The authors conducted experiments on the Argoverse 2 motion forecasting benchmark and demonstrated that Forecast-MAE achieves competitive performance against state-of-the-art supervised methods while outperforming existing self-supervised approaches. Key contributions include:

  1. Masked Autoencoding for Motion Forecasting: Forecast-MAE is the first masked autoencoding framework proposed for self-supervised learning in motion forecasting, significantly enhancing performance with pre-training compared to training from scratch.
  2. Innovative Masking Scheme: The proposed complementary and random masking strategy enables effective learning of bidirectional motion connections and cross-modal relationships within a single reconstruction task. This method shows particular strength in generating accurate predictions of the most likely future trajectories.
  3. Empirical Advancements: The approach outperformed traditional SSL methods such as SSL-Lanes by a notable margin, which aligns with the authors' claim that carefully designed pretext tasks can indeed enhance performance.
  4. Minimal Inductive Bias: Using standard Transformer blocks, the approach eschews complex, hand-crafted model structures, relying on the ability of the masking strategies to guide the learning process toward effective motion forecasting.
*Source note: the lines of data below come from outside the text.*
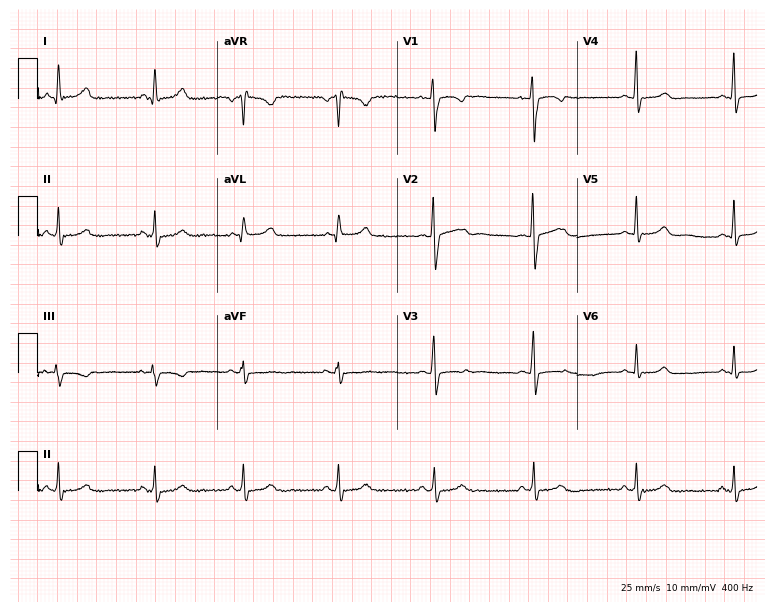
12-lead ECG (7.3-second recording at 400 Hz) from a female patient, 39 years old. Screened for six findings — first-degree AV block, right bundle branch block, left bundle branch block, sinus bradycardia, atrial fibrillation, sinus tachycardia — none is recorded. Only these six findings were labelled.
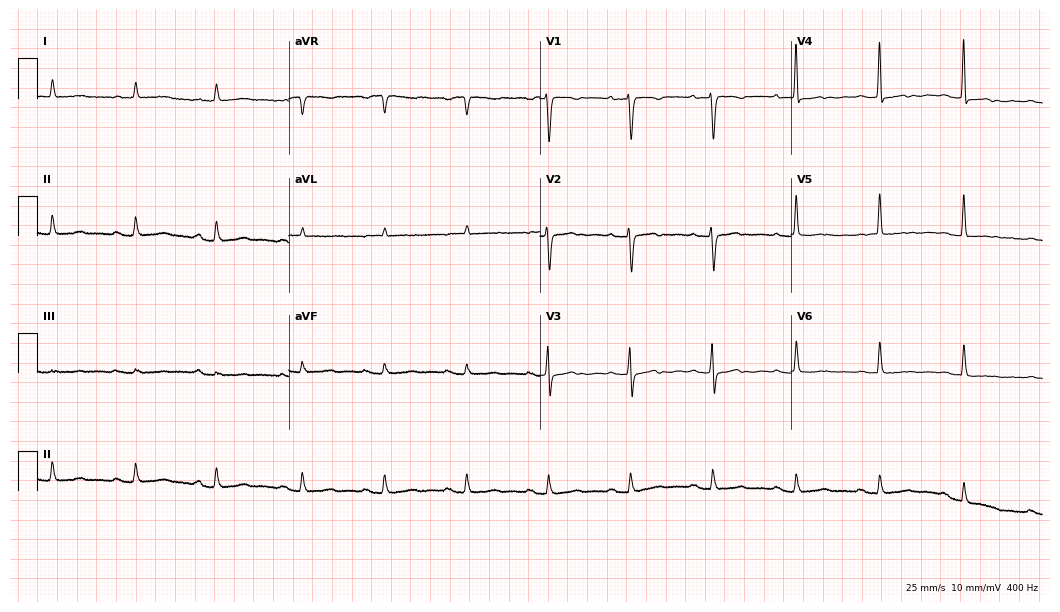
12-lead ECG from a female patient, 72 years old (10.2-second recording at 400 Hz). No first-degree AV block, right bundle branch block (RBBB), left bundle branch block (LBBB), sinus bradycardia, atrial fibrillation (AF) or sinus tachycardia recorded for this tracing. Only these six findings were labelled.
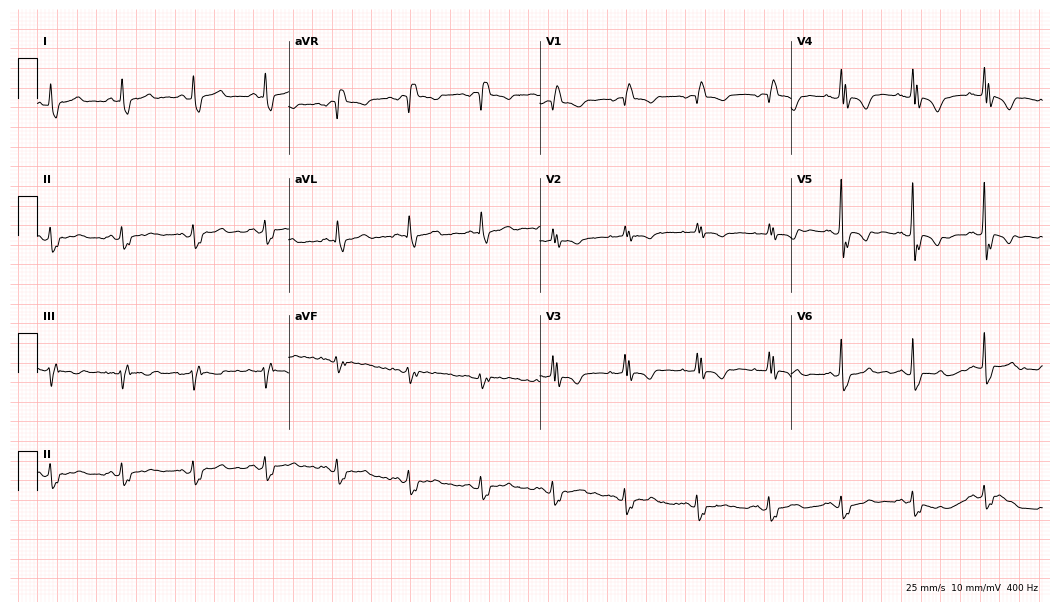
Resting 12-lead electrocardiogram. Patient: a female, 76 years old. The tracing shows right bundle branch block.
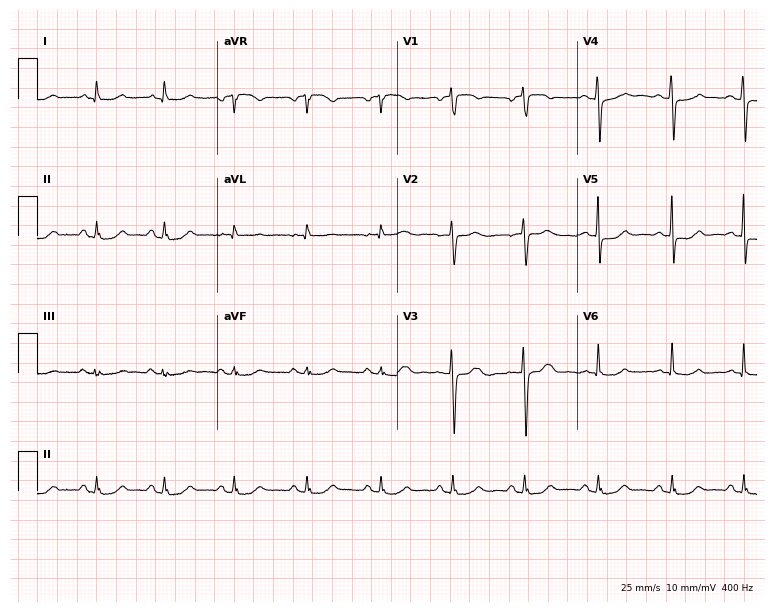
Electrocardiogram, a 55-year-old woman. Of the six screened findings (first-degree AV block, right bundle branch block (RBBB), left bundle branch block (LBBB), sinus bradycardia, atrial fibrillation (AF), sinus tachycardia), none is recorded. Findings outside these six are not listed.
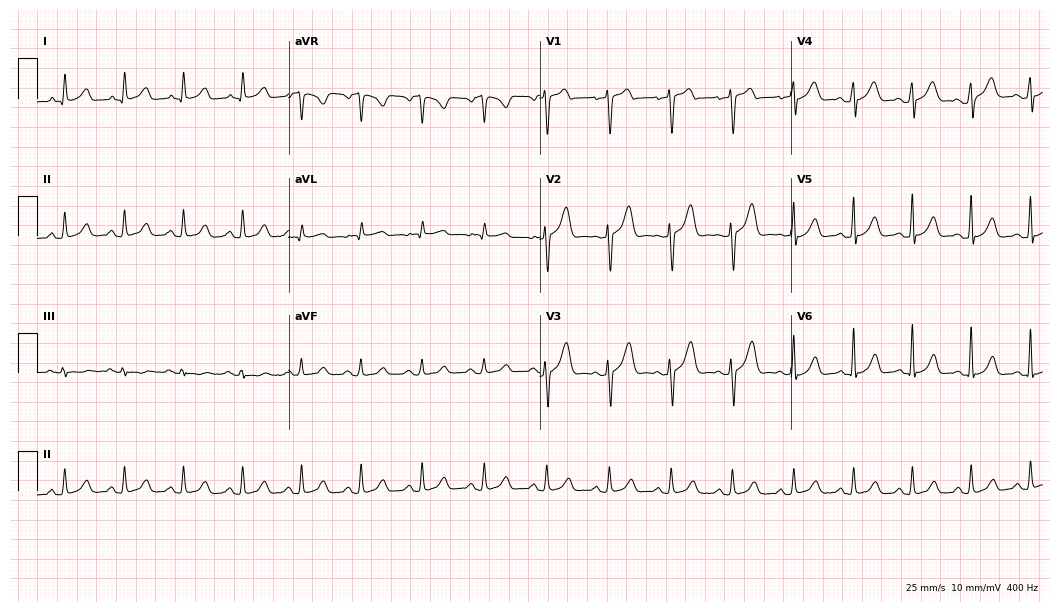
Electrocardiogram, a female, 52 years old. Overall reading on record: normal ECG.
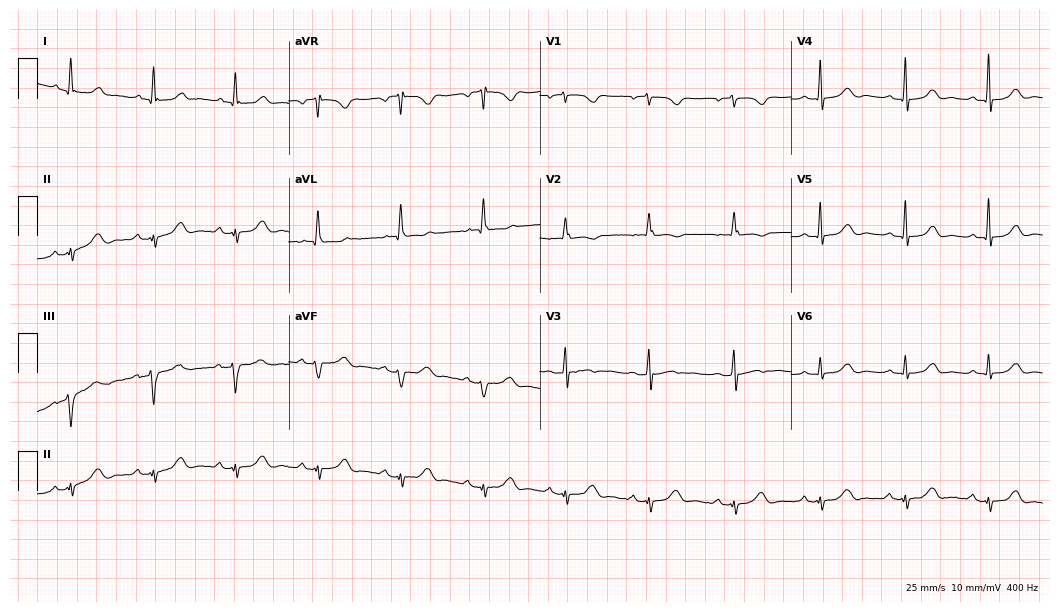
Standard 12-lead ECG recorded from a female, 71 years old (10.2-second recording at 400 Hz). None of these six findings is recorded: first-degree AV block, right bundle branch block, left bundle branch block, sinus bradycardia, atrial fibrillation, sinus tachycardia. Findings outside these six are not listed.
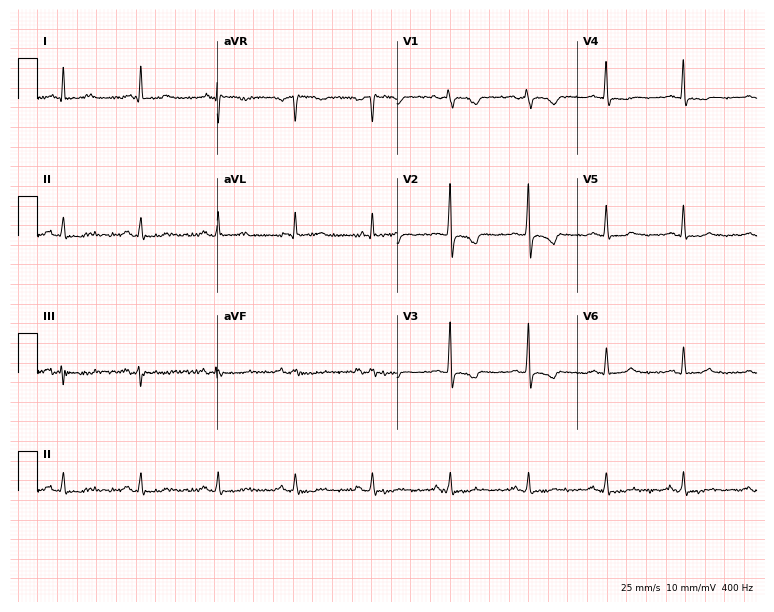
12-lead ECG from a 59-year-old female patient. No first-degree AV block, right bundle branch block, left bundle branch block, sinus bradycardia, atrial fibrillation or sinus tachycardia recorded for this tracing.
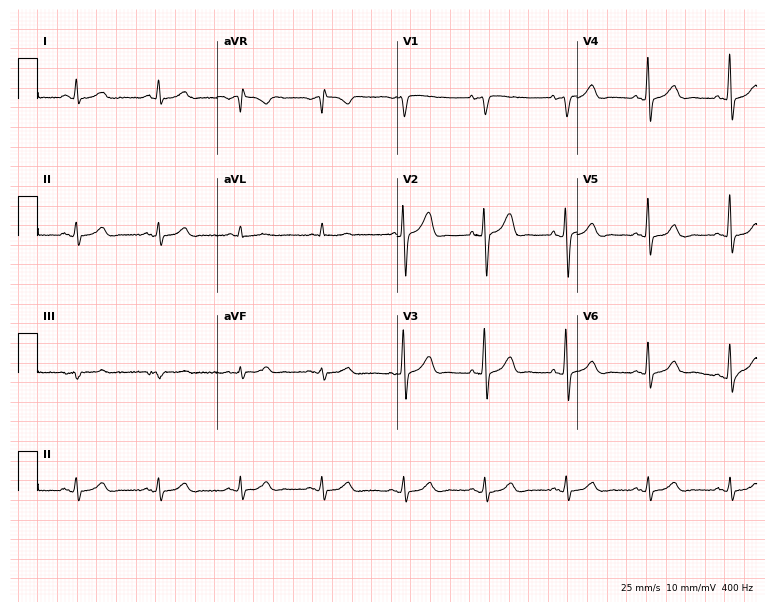
12-lead ECG from a male, 67 years old. Labelled as a normal ECG.
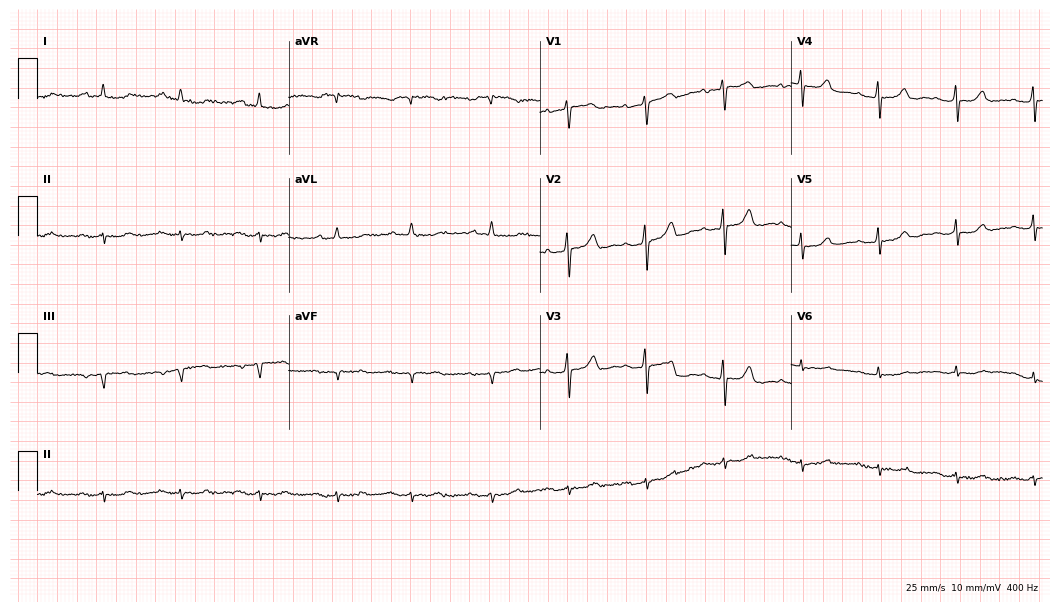
Standard 12-lead ECG recorded from a woman, 66 years old. None of these six findings is recorded: first-degree AV block, right bundle branch block (RBBB), left bundle branch block (LBBB), sinus bradycardia, atrial fibrillation (AF), sinus tachycardia.
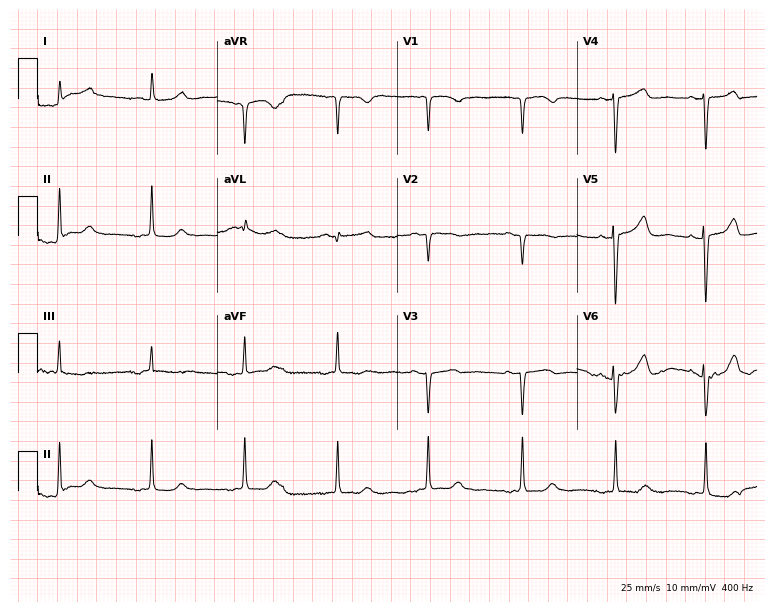
12-lead ECG from a woman, 80 years old (7.3-second recording at 400 Hz). No first-degree AV block, right bundle branch block, left bundle branch block, sinus bradycardia, atrial fibrillation or sinus tachycardia recorded for this tracing. Only these six findings were labelled.
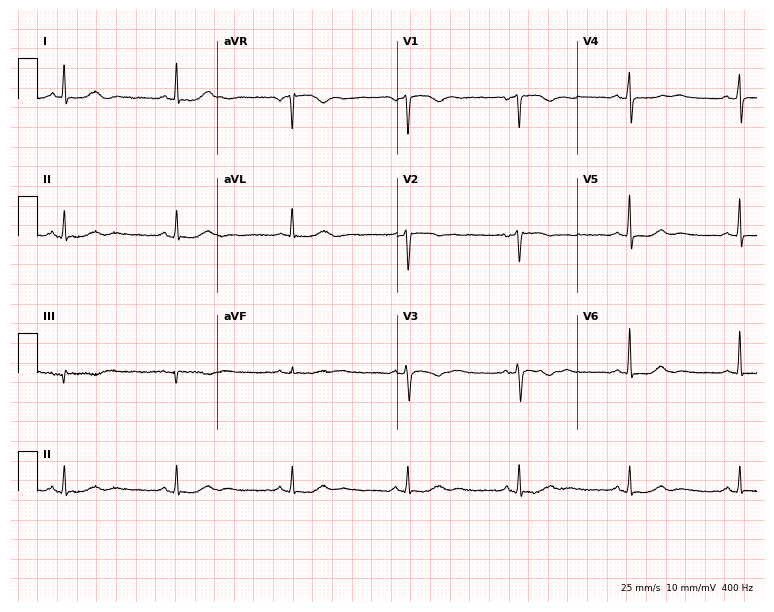
Resting 12-lead electrocardiogram (7.3-second recording at 400 Hz). Patient: a female, 62 years old. Read as a normal ECG.
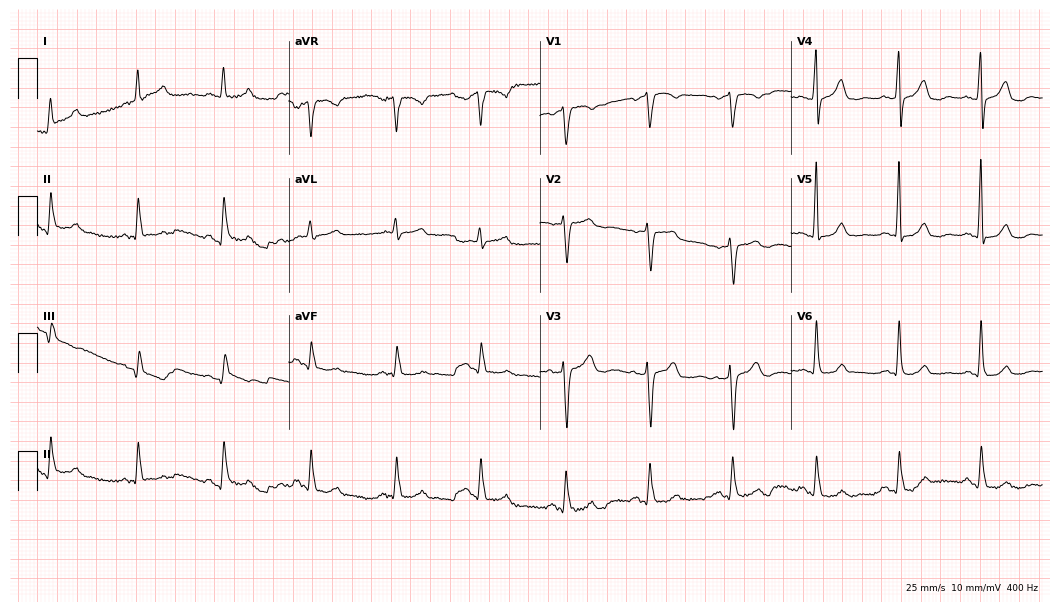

Numerical Results and Comparison

In detailed evaluations on the challenging Argoverse 2 dataset, Forecast-MAE was shown to provide strong numerical performance improvements over baseline approaches trained from scratch and SSL-Lanes. For instance, Forecast-MAE achieved better minima ADE1_1 and FDE1_1 metrics, surpassing even ensemble models in some aspects. More impressively, it demonstrated that self-supervised pre-training could learn more generalizable features, as evidenced by its favorable performance even when trained and tested on different data distributions.

Implications and Future Directions

The implications of this research extend both theoretically and practically. Theoretically, Forecast-MAE provides a viable pathway for SSL in domains traditionally dominated by supervised learning, like motion forecasting for autonomous driving. Practically, its performance in predicting the most likely trajectories suggests potential applications in real-world autonomous systems, contributing to safer and more robust vehicle navigation.

Future developments may focus on further scaling the approach and exploring its transfer learning or few-shot learning capabilities, given the relatively smaller size of public motion forecasting datasets compared to other domains. The scalability of the approach with increased data and model capacity could potentially amplify its applicability in large-scale, real-world situations.

Additionally, incorporating inductive biases such as local attention mechanisms or relative positional encoding, alongside novel data augmentation strategies, may further enhance Forecast-MAE in terms of both computational efficiency and prediction accuracy. These potential innovations represent promising avenues for subsequent research endeavors in the field.

In conclusion, Forecast-MAE offers a compelling case for the viability of self-supervised learning in motion forecasting and sets a foundation for future explorations into simpler, efficient, and more capable motion prediction models.